- Born: AnnaMaria Cardinalli-Padilla 1979 (age 46–47) Santa Fe, New Mexico, U.S.
- Education: Saint Mary's College of California (B.A.) St. John's College (M.A.) University of Notre Dame (Ph.D.)
- Parent: Giovanna Cardinalli
- Awards: Joint Service Civilian Commendation Medal Secretary of Defense Medal Mother Teresa Award
- Website: www.annamaria.ws

= AnnaMaria Cardinalli =

American opera singer

AnnaMaria Cardinalli ( AnnaMaria Cardinalli-Padilla; born 1979) is an American military investigator, classical guitarist, and operatic contralto.

==Education==
Cardinalli graduated from high school at the age of 14 and college at the age of 18. Her M.A. was awarded at age 20, and, at the age of 24, she became the youngest person to complete a doctoral degree at the University of Notre Dame. She received a B.A. in Performing Arts from St.

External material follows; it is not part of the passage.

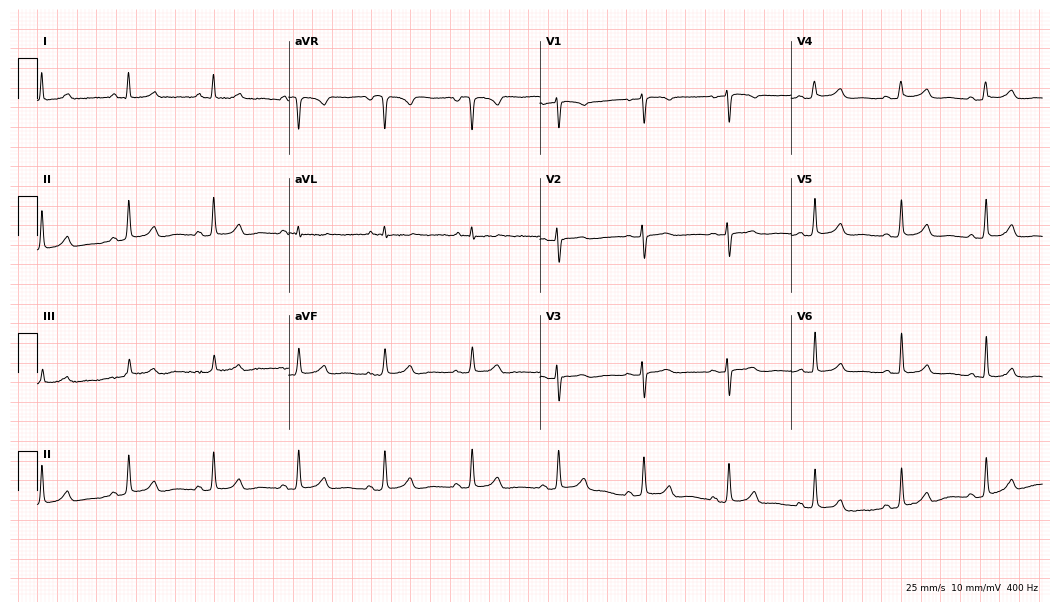
12-lead ECG (10.2-second recording at 400 Hz) from a female patient, 53 years old. Labelled as a normal ECG.
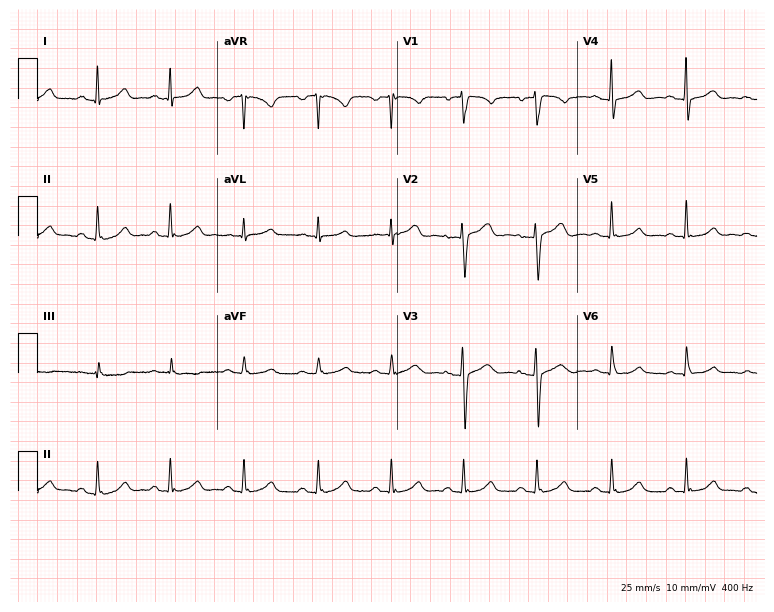
12-lead ECG from a female, 51 years old. Labelled as a normal ECG.
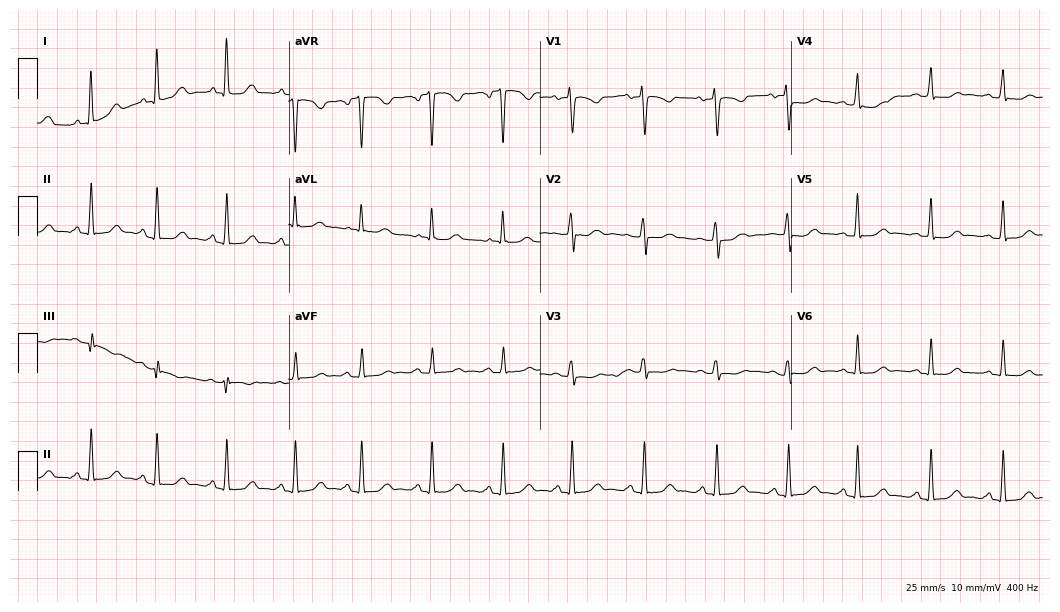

Mary's College of California, her M.A. in the Great Books Program from St. John's College in Santa Fe, and completed her Ph.D. in Theology, where she majored in Liturgical Studies with a minor in Latino Studies. Her doctoral research focused upon the music and worship practices of the Penitentes, a secretive Catholic religious society with roots in medieval Spain.

Also at 14, Cardinalli published the nonfiction book Why Wait? Graduate! (Northwest Publishing, 1995), intended to assist other students seeking early graduation from high school.

==Musical career==
Cardinalli, performing as "AnnaMaria", is a classical and flamenco guitarist, as well as an operatic contralto, noted by reviewers for both technical complexity and a feminine sensuality in her interpretive style. Her performances include a solo recital at the Kennedy Center, appearances for the Prince of Spain and Pope John Paul II, and multiple performances of the Concierto de Aranjuez with various orchestras.

Operatic roles of note have included the First Norn in Wagner's Gotterdammerung at New York's Lincoln Center and La Zia Principessa in Puccini's Suor Angelica, which Cardinalli has performed frequently in the United States and Europe. Cardinalli's discography includes guitar and vocal work, as well as one operatic contribution to a hip-hop album featuring Kanye West and John Legend.

A characteristic of Cardinalli's career is the extent to which she donates proceeds and performs benefit engagements to assist Catholic, humanitarian, and veterans' causes. In 2015, examples included a filmed concert benefiting the preservation of San Miguel Mission, the oldest church in the U.S., which airs frequently on the global cable network EWTN (with a reach of 250 million homes in 140 countries), and a New York performance of Elgar's Sea Pictures, a rarely performed song cycle for contralto with Orchestra Amadeus to benefit the anti-human-trafficking efforts of Covenant House with homeless youth. By 2017, she announced that all proceeds from her future musical endeavors will be donated to the charitable ends of a Catholic organization which seeks to open a home for children at risk for exploitation and works currently in outreach to the homeless.

Cardinalli highly credits Janice Pantazelos as her vocal instructor and Craig Alden Dell as her guitaristic inspiration.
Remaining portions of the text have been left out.